Although anti-doping procedures were disrupted by COVID-19 in 2020, the pandemic also gave proactive Authorities, such as the National Anti Doping Agency of Germany (NADA Germany) and USADA, the opportunity to explore new technologies and more athlete-friendly sample-collection processes, such as remote dried blood spot (DBS) tests via a video call, rather than in person.
When DCO travel costs – as well as potential accommodation and sustenance costs – are eliminated, tangible bottom-line savings are guaranteed, and more tests per day are possible.
Aside from the cost benefits, remote testing appears to have the backing of the Athletes. Following the USADA pilot, 86% of the athletes agreed or strongly agreed that “after the COVID-19 pandemic is over, I would like to see virtual collections continue to complement existing out-of-competition sample collection processes”.
Furthermore, shipping costs for DBS tests are typically lower than for heavier urine samples, and whilst energy costs in relation to refrigerating the latter are unavoidable, they are not required for the former.
"As anti-doping systems have become more complex, understanding the anti-doping rules must have direct application to an athlete’s world."
Refining the process
Advances in science have already helped to refine the testing process. For example, sample-testing technology, for instance, has improved considerably over the years, with sensitivity having improved 1,000-fold over the past two decades to enable substances to be detected at parts per trillion, according to The Washington Post.

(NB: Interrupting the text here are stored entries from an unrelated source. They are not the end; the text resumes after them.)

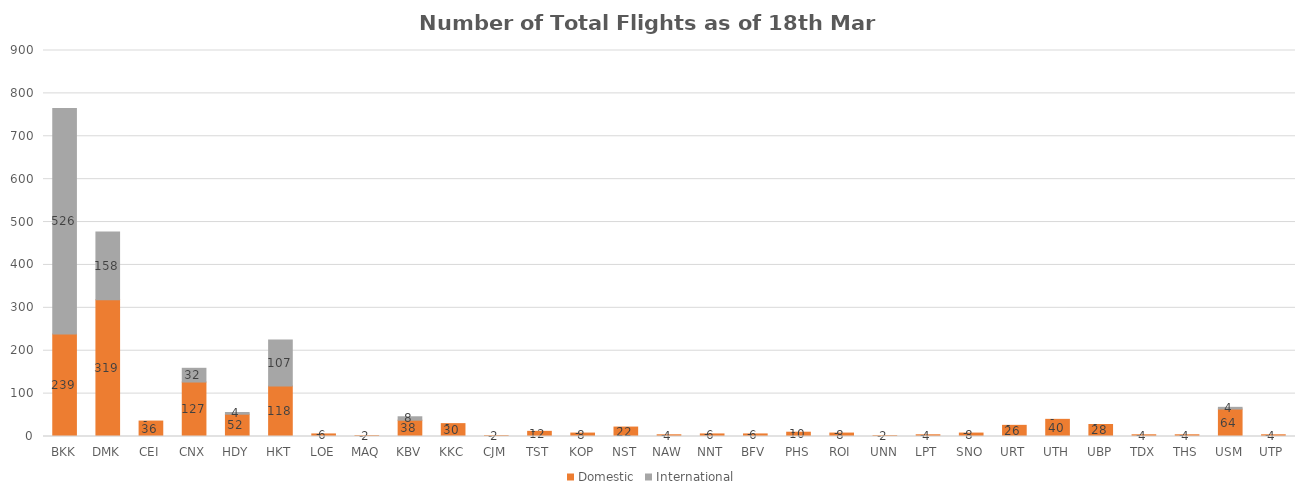
| Category | Domestic | International |
|---|---|---|
| BKK | 239 | 526 |
| DMK | 319 | 158 |
| CEI | 36 | 0 |
| CNX | 127 | 32 |
| HDY | 52 | 4 |
| HKT | 118 | 107 |
| LOE | 6 | 0 |
| MAQ | 2 | 0 |
| KBV | 38 | 8 |
| KKC | 30 | 0 |
| CJM | 2 | 0 |
| TST | 12 | 0 |
| KOP | 8 | 0 |
| NST | 22 | 0 |
| NAW | 4 | 0 |
| NNT | 6 | 0 |
| BFV | 6 | 0 |
| PHS | 10 | 0 |
| ROI | 8 | 0 |
| UNN | 2 | 0 |
| LPT | 4 | 0 |
| SNO | 8 | 0 |
| URT | 26 | 0 |
| UTH | 40 | 0 |
| UBP | 28 | 0 |
| TDX | 4 | 0 |
| THS | 4 | 0 |
| USM | 64 | 4 |
| UTP | 4 | 0 |
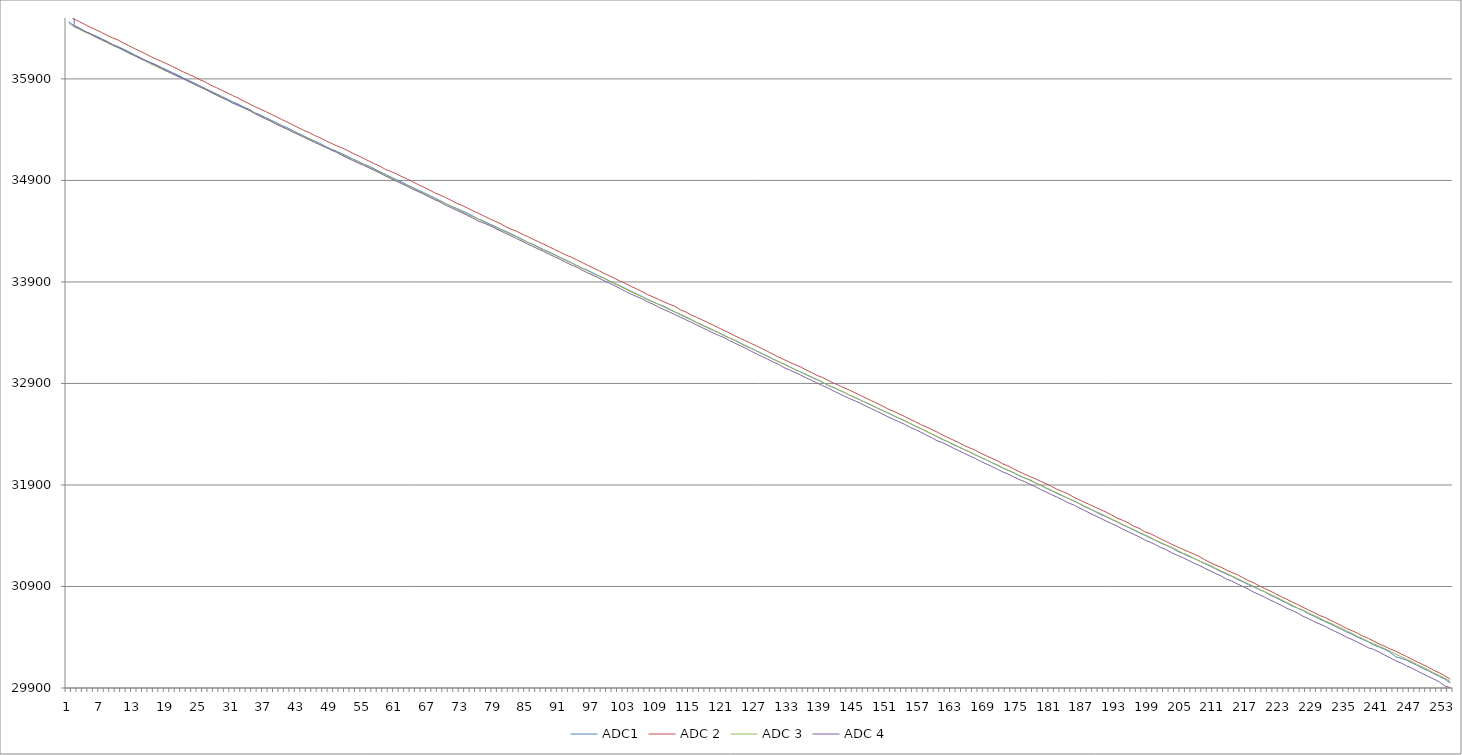
| Category | ADC1 | ADC 2 | ADC 3 | ADC 4 |
|---|---|---|---|---|
| 0 | 36462 | 36525 | 36449 | 49152 |
| 1 | 36424 | 36489 | 36412 | 36419 |
| 2 | 36400 | 36463 | 36386 | 36396 |
| 3 | 36368 | 36435 | 36360 | 36367 |
| 4 | 36345 | 36408 | 36337 | 36344 |
| 5 | 36322 | 36384 | 36309 | 36312 |
| 6 | 36296 | 36358 | 36282 | 36290 |
| 7 | 36270 | 36330 | 36258 | 36264 |
| 8 | 36240 | 36305 | 36230 | 36236 |
| 9 | 36218 | 36284 | 36208 | 36212 |
| 10 | 36194 | 36254 | 36181 | 36186 |
| 11 | 36168 | 36228 | 36152 | 36157 |
| 12 | 36138 | 36200 | 36128 | 36134 |
| 13 | 36113 | 36175 | 36101 | 36105 |
| 14 | 36084 | 36149 | 36076 | 36083 |
| 15 | 36062 | 36120 | 36048 | 36056 |
| 16 | 36039 | 36095 | 36023 | 36033 |
| 17 | 36012 | 36072 | 35998 | 36004 |
| 18 | 35988 | 36048 | 35973 | 35976 |
| 19 | 35962 | 36022 | 35949 | 35952 |
| 20 | 35937 | 35996 | 35923 | 35926 |
| 21 | 35909 | 35968 | 35899 | 35902 |
| 22 | 35884 | 35944 | 35872 | 35876 |
| 23 | 35859 | 35921 | 35848 | 35848 |
| 24 | 35832 | 35892 | 35821 | 35823 |
| 25 | 35806 | 35870 | 35797 | 35797 |
| 26 | 35779 | 35838 | 35770 | 35770 |
| 27 | 35754 | 35815 | 35740 | 35744 |
| 28 | 35728 | 35788 | 35716 | 35716 |
| 29 | 35702 | 35764 | 35693 | 35692 |
| 30 | 35675 | 35736 | 35666 | 35662 |
| 31 | 35651 | 35712 | 35639 | 35641 |
| 32 | 35625 | 35683 | 35614 | 35616 |
| 33 | 35602 | 35657 | 35592 | 35592 |
| 34 | 35568 | 35628 | 35565 | 35560 |
| 35 | 35548 | 35606 | 35537 | 35534 |
| 36 | 35520 | 35580 | 35511 | 35508 |
| 37 | 35495 | 35554 | 35485 | 35483 |
| 38 | 35469 | 35528 | 35458 | 35454 |
| 39 | 35442 | 35500 | 35434 | 35429 |
| 40 | 35420 | 35475 | 35408 | 35404 |
| 41 | 35392 | 35448 | 35383 | 35376 |
| 42 | 35364 | 35421 | 35359 | 35353 |
| 43 | 35340 | 35394 | 35332 | 35326 |
| 44 | 35312 | 35372 | 35308 | 35302 |
| 45 | 35289 | 35343 | 35282 | 35274 |
| 46 | 35264 | 35321 | 35255 | 35252 |
| 47 | 35236 | 35292 | 35229 | 35228 |
| 48 | 35210 | 35268 | 35204 | 35201 |
| 49 | 35188 | 35242 | 35181 | 35178 |
| 50 | 35164 | 35222 | 35154 | 35149 |
| 51 | 35139 | 35196 | 35128 | 35122 |
| 52 | 35112 | 35168 | 35106 | 35096 |
| 53 | 35088 | 35143 | 35081 | 35071 |
| 54 | 35062 | 35117 | 35060 | 35048 |
| 55 | 35040 | 35090 | 35030 | 35023 |
| 56 | 35013 | 35064 | 35002 | 34998 |
| 57 | 34986 | 35040 | 34978 | 34972 |
| 58 | 34960 | 35008 | 34956 | 34944 |
| 59 | 34933 | 34988 | 34924 | 34918 |
| 60 | 34908 | 34964 | 34900 | 34892 |
| 61 | 34884 | 34938 | 34872 | 34868 |
| 62 | 34856 | 34913 | 34851 | 34841 |
| 63 | 34830 | 34886 | 34824 | 34814 |
| 64 | 34805 | 34859 | 34797 | 34790 |
| 65 | 34780 | 34834 | 34772 | 34764 |
| 66 | 34754 | 34808 | 34748 | 34737 |
| 67 | 34728 | 34778 | 34718 | 34710 |
| 68 | 34701 | 34756 | 34696 | 34688 |
| 69 | 34674 | 34732 | 34671 | 34656 |
| 70 | 34648 | 34705 | 34646 | 34632 |
| 71 | 34625 | 34676 | 34617 | 34606 |
| 72 | 34601 | 34654 | 34593 | 34581 |
| 73 | 34577 | 34628 | 34564 | 34556 |
| 74 | 34549 | 34601 | 34543 | 34529 |
| 75 | 34520 | 34577 | 34518 | 34500 |
| 76 | 34500 | 34551 | 34492 | 34480 |
| 77 | 34472 | 34524 | 34465 | 34458 |
| 78 | 34449 | 34500 | 34440 | 34430 |
| 79 | 34422 | 34476 | 34416 | 34404 |
| 80 | 34400 | 34445 | 34392 | 34379 |
| 81 | 34374 | 34420 | 34368 | 34354 |
| 82 | 34348 | 34399 | 34344 | 34327 |
| 83 | 34321 | 34372 | 34314 | 34301 |
| 84 | 34292 | 34348 | 34291 | 34274 |
| 85 | 34271 | 34322 | 34266 | 34249 |
| 86 | 34245 | 34296 | 34238 | 34224 |
| 87 | 34218 | 34272 | 34212 | 34199 |
| 88 | 34195 | 34245 | 34189 | 34172 |
| 89 | 34168 | 34220 | 34164 | 34148 |
| 90 | 34141 | 34193 | 34138 | 34122 |
| 91 | 34116 | 34167 | 34112 | 34094 |
| 92 | 34092 | 34144 | 34088 | 34068 |
| 93 | 34063 | 34119 | 34061 | 34046 |
| 94 | 34036 | 34092 | 34036 | 34016 |
| 95 | 34016 | 34065 | 34010 | 33990 |
| 96 | 33988 | 34039 | 33982 | 33966 |
| 97 | 33962 | 34014 | 33958 | 33940 |
| 98 | 33938 | 33985 | 33935 | 33913 |
| 99 | 33911 | 33961 | 33908 | 33888 |
| 100 | 33885 | 33935 | 33881 | 33862 |
| 101 | 33860 | 33907 | 33855 | 33834 |
| 102 | 33834 | 33883 | 33829 | 33806 |
| 103 | 33808 | 33856 | 33803 | 33780 |
| 104 | 33782 | 33831 | 33776 | 33756 |
| 105 | 33756 | 33805 | 33753 | 33733 |
| 106 | 33728 | 33775 | 33724 | 33704 |
| 107 | 33704 | 33753 | 33703 | 33681 |
| 108 | 33680 | 33728 | 33678 | 33652 |
| 109 | 33660 | 33704 | 33653 | 33628 |
| 110 | 33632 | 33680 | 33626 | 33604 |
| 111 | 33604 | 33660 | 33603 | 33578 |
| 112 | 33580 | 33626 | 33576 | 33554 |
| 113 | 33556 | 33604 | 33549 | 33528 |
| 114 | 33529 | 33574 | 33525 | 33502 |
| 115 | 33502 | 33551 | 33498 | 33476 |
| 116 | 33476 | 33526 | 33472 | 33450 |
| 117 | 33452 | 33500 | 33447 | 33424 |
| 118 | 33426 | 33475 | 33423 | 33398 |
| 119 | 33401 | 33449 | 33400 | 33374 |
| 120 | 33374 | 33422 | 33370 | 33352 |
| 121 | 33348 | 33397 | 33347 | 33322 |
| 122 | 33326 | 33369 | 33324 | 33297 |
| 123 | 33297 | 33344 | 33293 | 33271 |
| 124 | 33272 | 33319 | 33266 | 33246 |
| 125 | 33245 | 33294 | 33244 | 33217 |
| 126 | 33220 | 33268 | 33218 | 33191 |
| 127 | 33194 | 33242 | 33190 | 33164 |
| 128 | 33168 | 33215 | 33165 | 33139 |
| 129 | 33140 | 33187 | 33138 | 33112 |
| 130 | 33114 | 33159 | 33115 | 33088 |
| 131 | 33091 | 33135 | 33090 | 33056 |
| 132 | 33064 | 33110 | 33063 | 33033 |
| 133 | 33038 | 33085 | 33036 | 33009 |
| 134 | 33014 | 33064 | 33014 | 32984 |
| 135 | 32990 | 33034 | 32986 | 32956 |
| 136 | 32964 | 33009 | 32960 | 32932 |
| 137 | 32940 | 32980 | 32936 | 32906 |
| 138 | 32913 | 32960 | 32913 | 32880 |
| 139 | 32882 | 32932 | 32884 | 32856 |
| 140 | 32862 | 32905 | 32860 | 32828 |
| 141 | 32838 | 32882 | 32836 | 32802 |
| 142 | 32812 | 32856 | 32812 | 32776 |
| 143 | 32785 | 32835 | 32787 | 32751 |
| 144 | 32761 | 32808 | 32761 | 32728 |
| 145 | 32736 | 32781 | 32736 | 32704 |
| 146 | 32711 | 32756 | 32711 | 32677 |
| 147 | 32687 | 32730 | 32684 | 32651 |
| 148 | 32659 | 32705 | 32660 | 32626 |
| 149 | 32635 | 32678 | 32632 | 32600 |
| 150 | 32610 | 32650 | 32610 | 32572 |
| 151 | 32583 | 32627 | 32584 | 32548 |
| 152 | 32558 | 32602 | 32558 | 32524 |
| 153 | 32536 | 32576 | 32533 | 32499 |
| 154 | 32508 | 32550 | 32509 | 32471 |
| 155 | 32479 | 32524 | 32480 | 32446 |
| 156 | 32456 | 32495 | 32457 | 32422 |
| 157 | 32430 | 32473 | 32430 | 32392 |
| 158 | 32402 | 32448 | 32404 | 32367 |
| 159 | 32377 | 32422 | 32377 | 32336 |
| 160 | 32348 | 32392 | 32352 | 32318 |
| 161 | 32326 | 32368 | 32326 | 32292 |
| 162 | 32296 | 32342 | 32302 | 32262 |
| 163 | 32274 | 32317 | 32275 | 32237 |
| 164 | 32248 | 32290 | 32247 | 32212 |
| 165 | 32226 | 32265 | 32226 | 32186 |
| 166 | 32196 | 32242 | 32198 | 32162 |
| 167 | 32172 | 32214 | 32172 | 32132 |
| 168 | 32148 | 32188 | 32148 | 32108 |
| 169 | 32122 | 32164 | 32121 | 32084 |
| 170 | 32095 | 32140 | 32098 | 32057 |
| 171 | 32068 | 32109 | 32072 | 32030 |
| 172 | 32045 | 32088 | 32045 | 32008 |
| 173 | 32020 | 32060 | 32024 | 31981 |
| 174 | 31993 | 32032 | 31997 | 31956 |
| 175 | 31968 | 32008 | 31972 | 31934 |
| 176 | 31952 | 31984 | 31944 | 31908 |
| 177 | 31922 | 31961 | 31920 | 31883 |
| 178 | 31895 | 31936 | 31896 | 31855 |
| 179 | 31868 | 31912 | 31872 | 31830 |
| 180 | 31844 | 31886 | 31847 | 31804 |
| 181 | 31816 | 31856 | 31822 | 31780 |
| 182 | 31792 | 31835 | 31796 | 31754 |
| 183 | 31769 | 31812 | 31768 | 31725 |
| 184 | 31743 | 31781 | 31746 | 31704 |
| 185 | 31718 | 31755 | 31720 | 31676 |
| 186 | 31686 | 31730 | 31693 | 31650 |
| 187 | 31664 | 31706 | 31667 | 31622 |
| 188 | 31638 | 31680 | 31640 | 31596 |
| 189 | 31608 | 31657 | 31618 | 31570 |
| 190 | 31588 | 31632 | 31590 | 31544 |
| 191 | 31560 | 31604 | 31565 | 31519 |
| 192 | 31535 | 31573 | 31538 | 31494 |
| 193 | 31508 | 31552 | 31512 | 31466 |
| 194 | 31483 | 31528 | 31486 | 31441 |
| 195 | 31458 | 31495 | 31462 | 31414 |
| 196 | 31430 | 31474 | 31436 | 31390 |
| 197 | 31406 | 31440 | 31411 | 31360 |
| 198 | 31380 | 31422 | 31386 | 31337 |
| 199 | 31354 | 31395 | 31358 | 31313 |
| 200 | 31328 | 31368 | 31333 | 31283 |
| 201 | 31305 | 31343 | 31308 | 31262 |
| 202 | 31281 | 31315 | 31285 | 31232 |
| 203 | 31248 | 31290 | 31260 | 31208 |
| 204 | 31226 | 31267 | 31229 | 31185 |
| 205 | 31200 | 31244 | 31208 | 31158 |
| 206 | 31178 | 31220 | 31180 | 31132 |
| 207 | 31152 | 31196 | 31152 | 31108 |
| 208 | 31127 | 31165 | 31131 | 31081 |
| 209 | 31102 | 31136 | 31108 | 31055 |
| 210 | 31074 | 31112 | 31079 | 31028 |
| 211 | 31047 | 31090 | 31054 | 31005 |
| 212 | 31023 | 31062 | 31032 | 30972 |
| 213 | 31000 | 31038 | 31004 | 30954 |
| 214 | 30972 | 31016 | 30980 | 30925 |
| 215 | 30946 | 30988 | 30952 | 30901 |
| 216 | 30920 | 30958 | 30927 | 30874 |
| 217 | 30896 | 30936 | 30902 | 30844 |
| 218 | 30870 | 30907 | 30872 | 30820 |
| 219 | 30848 | 30880 | 30849 | 30795 |
| 220 | 30815 | 30856 | 30824 | 30767 |
| 221 | 30792 | 30828 | 30800 | 30742 |
| 222 | 30764 | 30800 | 30772 | 30716 |
| 223 | 30738 | 30777 | 30744 | 30687 |
| 224 | 30708 | 30748 | 30718 | 30665 |
| 225 | 30688 | 30723 | 30688 | 30639 |
| 226 | 30664 | 30696 | 30669 | 30608 |
| 227 | 30633 | 30670 | 30642 | 30584 |
| 228 | 30609 | 30644 | 30616 | 30556 |
| 229 | 30581 | 30616 | 30592 | 30532 |
| 230 | 30556 | 30596 | 30564 | 30510 |
| 231 | 30533 | 30569 | 30542 | 30481 |
| 232 | 30505 | 30543 | 30516 | 30455 |
| 233 | 30481 | 30516 | 30490 | 30430 |
| 234 | 30452 | 30487 | 30465 | 30400 |
| 235 | 30430 | 30465 | 30438 | 30378 |
| 236 | 30401 | 30440 | 30410 | 30352 |
| 237 | 30378 | 30411 | 30386 | 30325 |
| 238 | 30354 | 30389 | 30358 | 30296 |
| 239 | 30324 | 30361 | 30336 | 30280 |
| 240 | 30303 | 30333 | 30312 | 30253 |
| 241 | 30280 | 30311 | 30288 | 30224 |
| 242 | 30252 | 30284 | 30262 | 30197 |
| 243 | 30208 | 30263 | 30234 | 30168 |
| 244 | 30192 | 30236 | 30209 | 30146 |
| 245 | 30174 | 30210 | 30183 | 30118 |
| 246 | 30148 | 30182 | 30160 | 30094 |
| 247 | 30120 | 30156 | 30130 | 30066 |
| 248 | 30093 | 30130 | 30105 | 30040 |
| 249 | 30070 | 30104 | 30078 | 30012 |
| 250 | 30040 | 30074 | 30048 | 29988 |
| 251 | 30014 | 30049 | 30025 | 29960 |
| 252 | 29988 | 30020 | 29997 | 29920 |
| 253 | 29949 | 29986 | 29964 | 29904 |
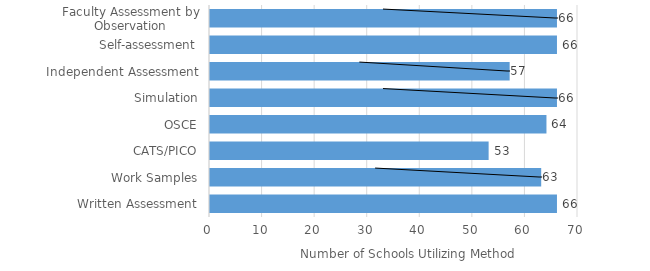
| Category | Number of schools utilizing |
|---|---|
| Written Assessment | 66 |
| Work Samples | 63 |
| CATS/PICO | 53 |
| OSCE | 64 |
| Simulation | 66 |
| Independent Assessment | 57 |
| Self-assessment | 66 |
| Faculty Assessment by Observation | 66 |
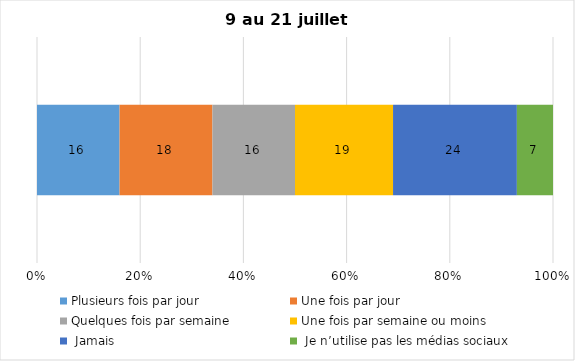
| Category | Plusieurs fois par jour | Une fois par jour | Quelques fois par semaine   | Une fois par semaine ou moins   |  Jamais   |  Je n’utilise pas les médias sociaux |
|---|---|---|---|---|---|---|
| 0 | 16 | 18 | 16 | 19 | 24 | 7 |
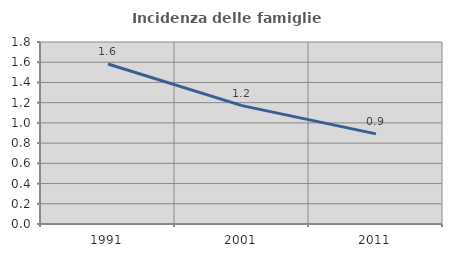
| Category | Incidenza delle famiglie numerose |
|---|---|
| 1991.0 | 1.582 |
| 2001.0 | 1.171 |
| 2011.0 | 0.891 |

However, more broadly, there is plenty more to do in terms of data, technology and education.
Howman says that significant volumes of data collected in anti-doping processes are “not exploited efficiently in most programmes”. He adds: “There is a huge amount of untapped potential in the use of technology and data in anti-doping (…) Together with effective use of performance data and general intelligence, different data sources can and should be combined to create the best intelligence for anti-doping programmes.”
All governing bodies and anti-doping authorities – whether they are Code signatories or not – have a vested interest in ensuring their educational offerings are as effective as possible. Academic research has shown that carefully designed anti-doping education programmes have a significant impact on knowledge of the topic amongst athletes.
However, Ali Jawad warns that “the international standard of [anti-doping] education is at a low level”.
Verroken adds: “There are numerous ways we could and should be using technology to support education. However, it is still important to ensure relevance. So, one-size-fits-all remains a critical barrier to good quality education.
“As anti-doping systems have become more complex, understanding the anti-doping rules must have direct application to an athlete’s world. If we looked into every anti-doping rule violation as a failure of education, then perhaps we might understand better where we could do better.”
The long-term, top-line challenge is therefore to identify efficiencies with out-of-competition testing that will allow more financial and human resources to be ploughed into investigations and intelligence, and making education more accessible and impactful.
As a starting point, remote testing would appear to present a significant opportunity to save money and build trust with athletes.
The resulting savings can not only be used to support investigations and intelligence, as well as education, but can also be committed to research – another pillar of anti-doping that is squeezed by the reliance on expensive in-person testing.
As highlighted by prominent figures in anti-doping, such as USADA Chief Executive Travis Tygart, there is no suggestion that the “gold standard” of in-person testing should or will be eliminated. However, the clear possibilities presented by remote testing are impossible to ignore.
Indeed, the opportunity to explore any innovation that offers the potential to enhance sustainability, efficiency and trust in the context of the anti-doping conundrum should be seized by sport’s key stakeholders if they are serious about staying one step ahead of the cheats.